# Eheim 2028 Issue



## lescarpentier (Feb 2, 2008)

Sounds like the primer O-ring seal.
You can get them here.
http://www.atomicrice.com/

GL,


----------



## shanek (Oct 1, 2003)

Is it hard to replace this o-ring?


----------



## jmhart (Mar 14, 2008)

nope, very easy.


----------



## shanek (Oct 1, 2003)

I took apart the motor unit. The o-ring looks okay to me; not sure if it is a bit stretched. The pumping unit hasn't worked smoothly though. You push it down but it has a hard time coming up. Is this a symptom of a bad o-ring?


----------



## Mishmosh (Nov 27, 2003)

If your o-ring looks good (it is normal for it to fit loose): Re-lube the chamber/o-ring. Make sure your output does not have high afterload, ie. lot of attachments.


----------



## deeda (Jun 28, 2005)

I had the same problem with a leaking primer pump o-ring. Also with the primer button being sluggish. I bought a new o-ring from www.atomicrice.com (as Les has suggested) and replaced it using the directions on their website. It was very easy and corrected the problem. Just be sure to use sufficient lube & be careful to not pinch the o-ring when reinstalling the primer button.

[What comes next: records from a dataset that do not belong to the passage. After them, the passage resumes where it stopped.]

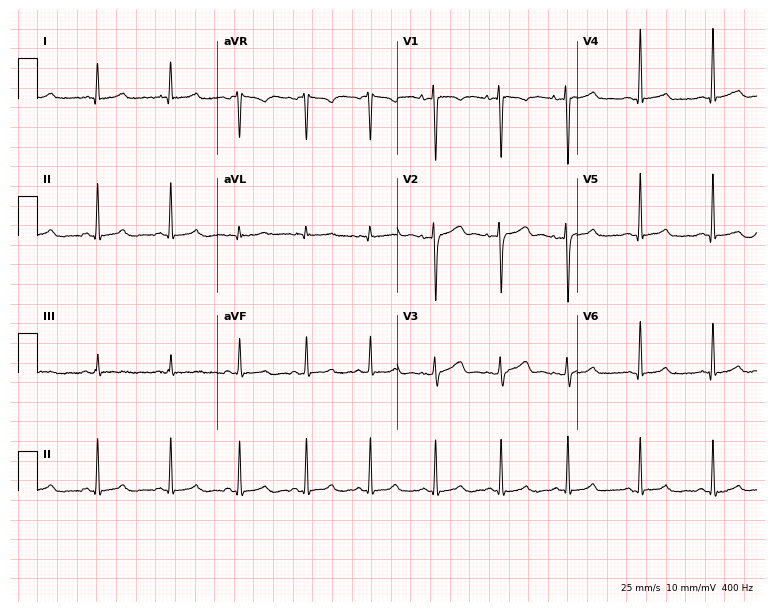
Electrocardiogram (7.3-second recording at 400 Hz), a 22-year-old female. Of the six screened findings (first-degree AV block, right bundle branch block, left bundle branch block, sinus bradycardia, atrial fibrillation, sinus tachycardia), none is recorded. Findings outside these six are not listed.
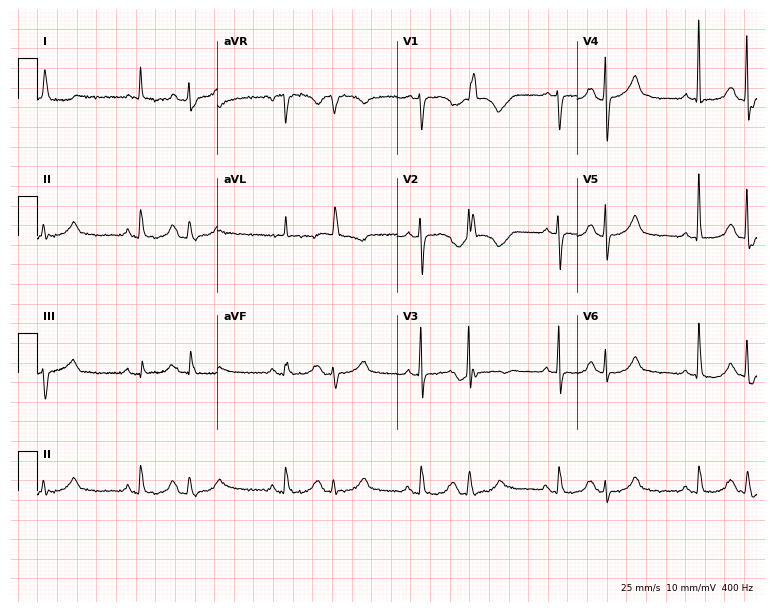
Electrocardiogram, a woman, 82 years old. Overall reading on record: normal ECG.
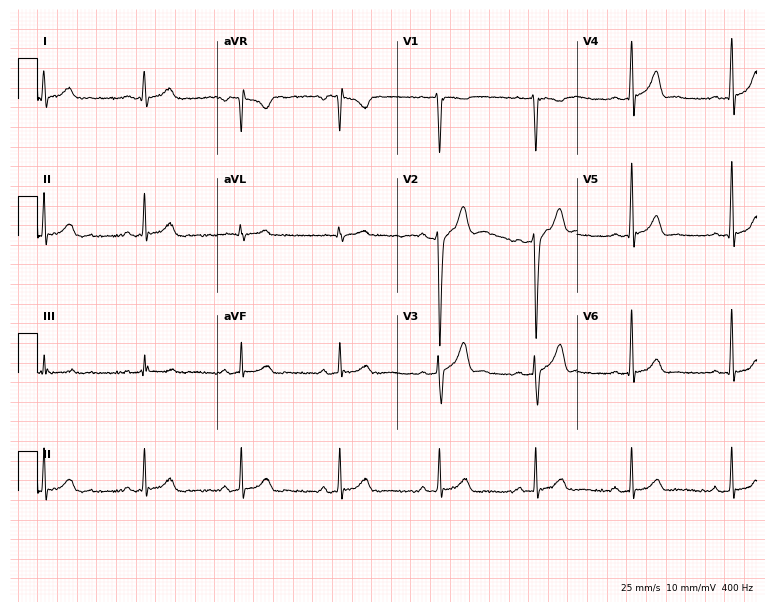
Resting 12-lead electrocardiogram (7.3-second recording at 400 Hz). Patient: a 38-year-old man. None of these six findings is recorded: first-degree AV block, right bundle branch block, left bundle branch block, sinus bradycardia, atrial fibrillation, sinus tachycardia.

On a side note, I no longer use the primer feature to avoid 'stressing' the o-ring for the future. I am not satisfied with the way the primer has ever worked and the only time I ever used it was when initially priming the intake/output hoses. Just my 2 cents.


----------



## shanek (Oct 1, 2003)

What type of lube should be used? I am ASSUMING it is a leaking primer pump o-ring but when I looked at it, it seemed okay. What else could the leak come from? The output connector loose/damaged?


----------



## jmhart (Mar 14, 2008)

Best way to find a leak is to turn it on and watch. Look everywhere, you'll eventually find it. 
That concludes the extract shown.